> **Data entries**

=-=-=-=-=

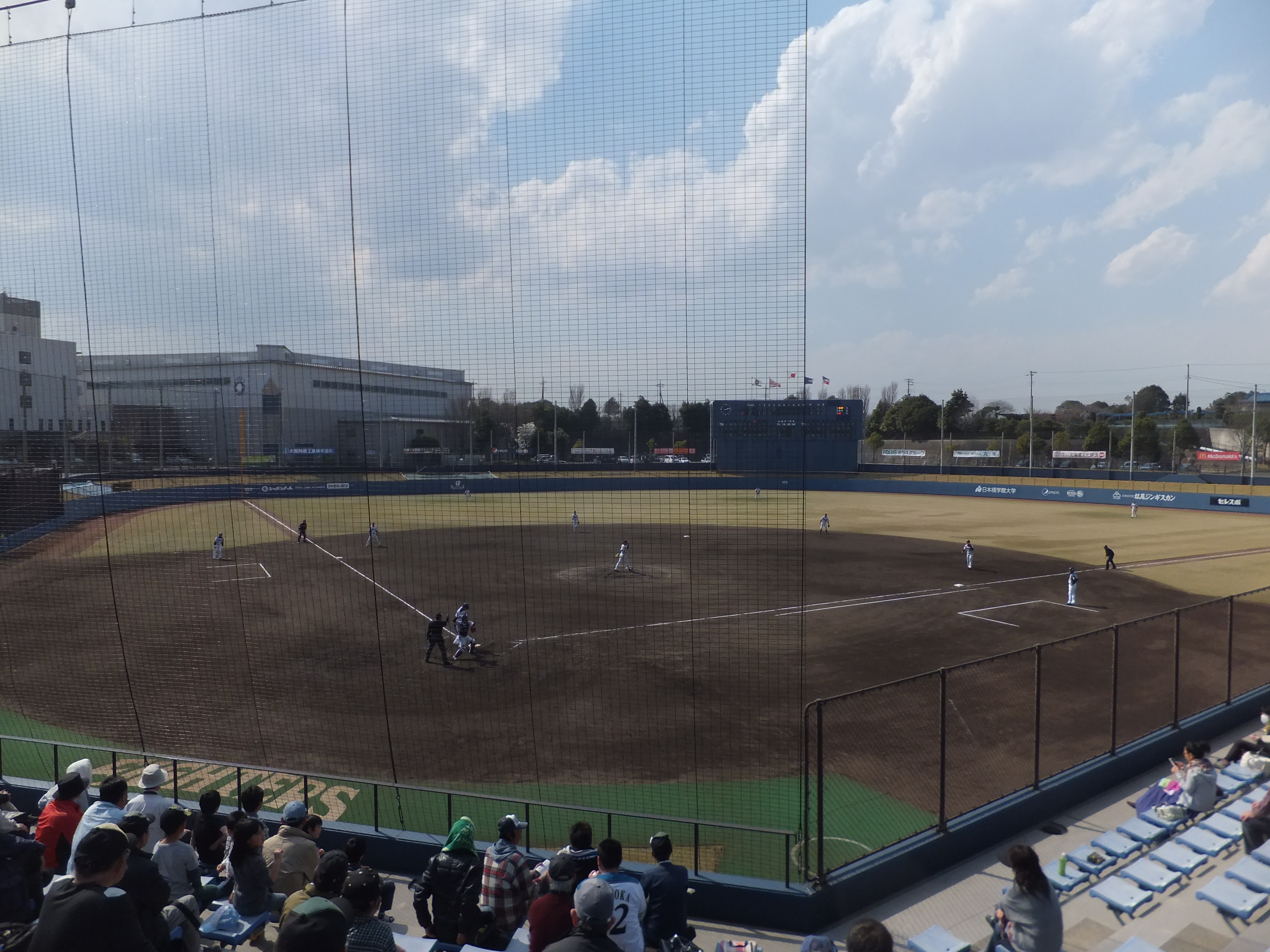 ファイターズスタジアム球場内。対東京ヤクルト戦の試合中
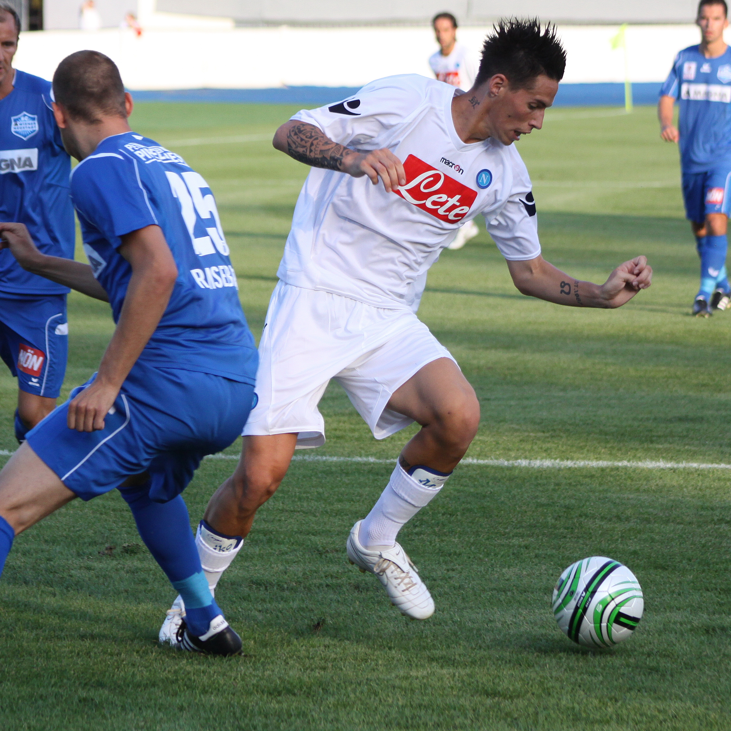 Marek Hamšík - SSC Neapel (4) Marek Hamšík - Società Sportiva Calcio Napoli
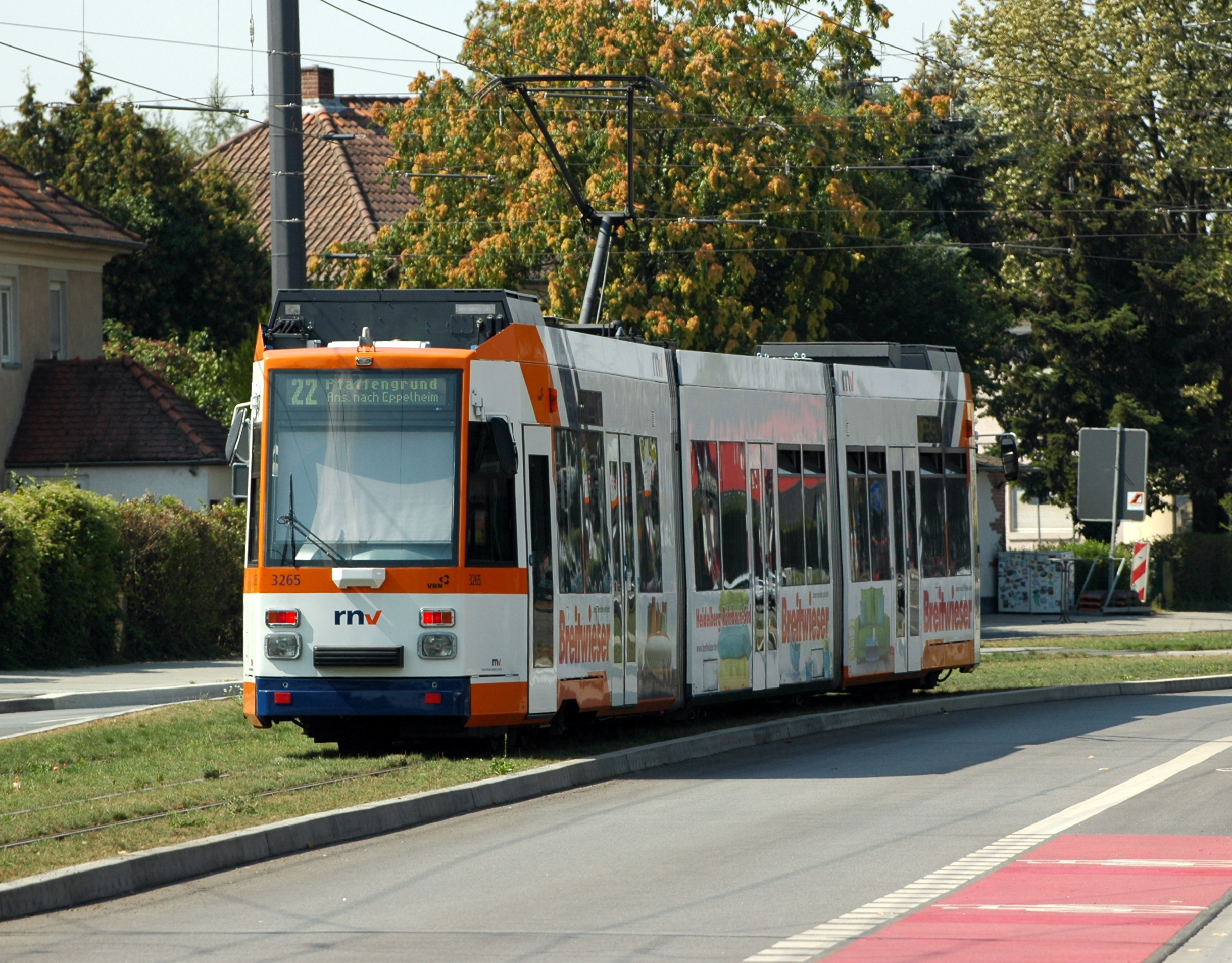 Heidelberg - Düwag MGT6D3 - RNV 3265
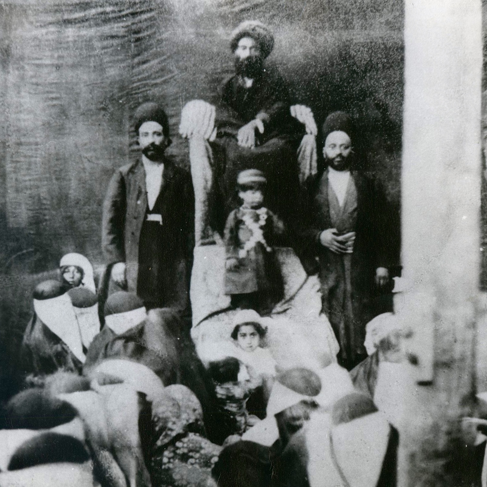 شخص نشسته روی منبر حاج سید غلامحسین مجد مجابی-کودک ایستاده جلوی منبر احمد شاه قاجار -دو نفر در طرفین کودک محافظین شاهزاده میباشند-این عکس در سال1319 قمری در یکی از تکیه های دولتی گرفته شده
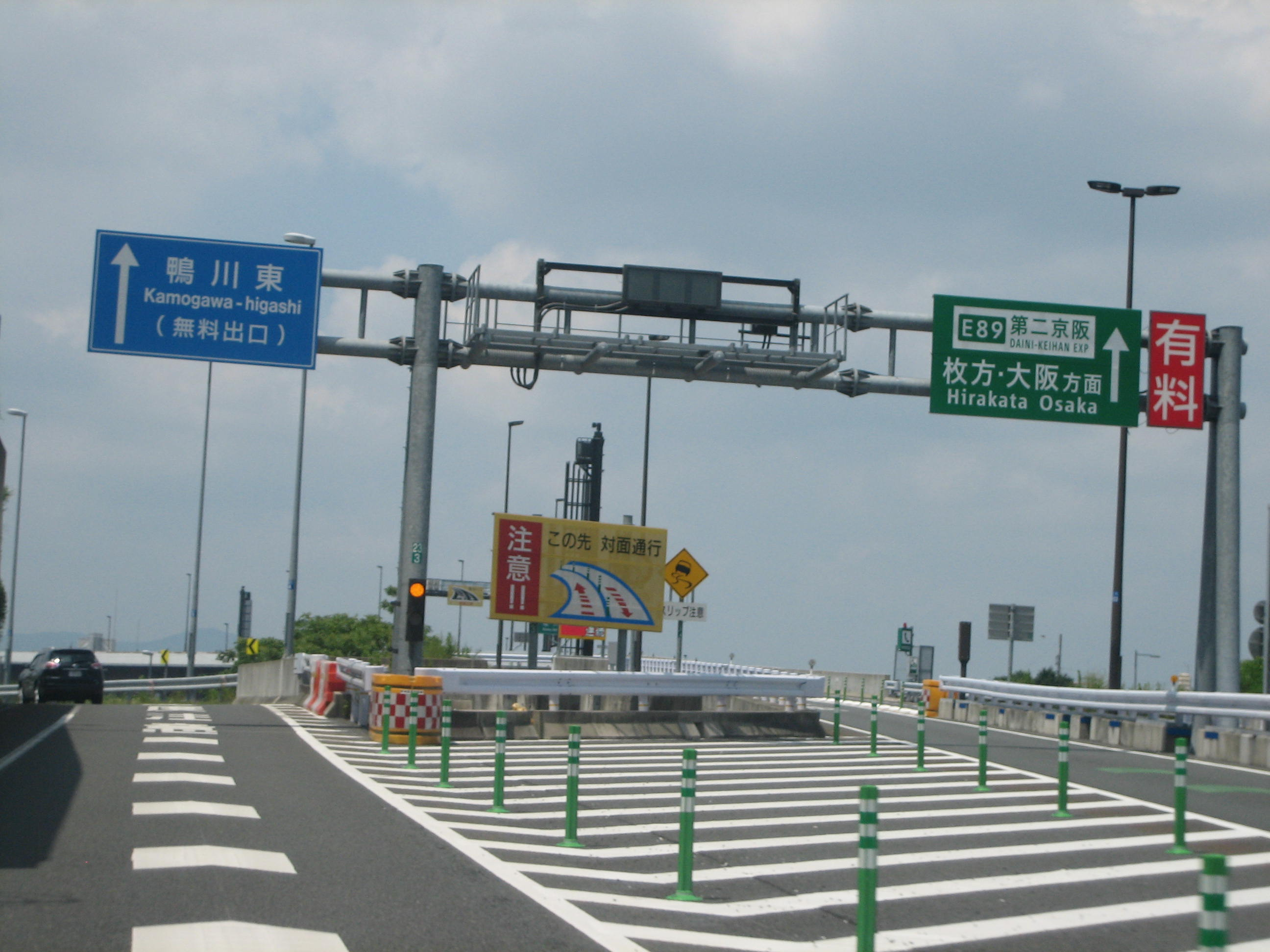 鴨川東ICの出口。
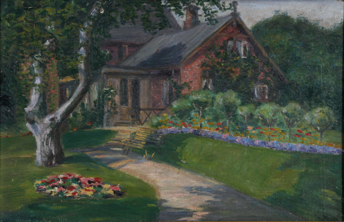 "Landhaus in Zeeland", Öl auf Leinwand, 1905. 35 x 53 cm

=-=-=-=-=

> **Your instructions**
Return only the lines from the line containing "شخص نشسته روی" through the last line of the records above, both ends included, exactly as written, leaving pictures out.

> **Result**
 شخص نشسته روی منبر حاج سید غلامحسین مجد مجابی-کودک ایستاده جلوی منبر احمد شاه قاجار -دو نفر در طرفین کودک محافظین شاهزاده میباشند-این عکس در سال1319 قمری در یکی از تکیه های دولتی گرفته شده
 鴨川東ICの出口。
 "Landhaus in Zeeland", Öl auf Leinwand, 1905. 35 x 53 cm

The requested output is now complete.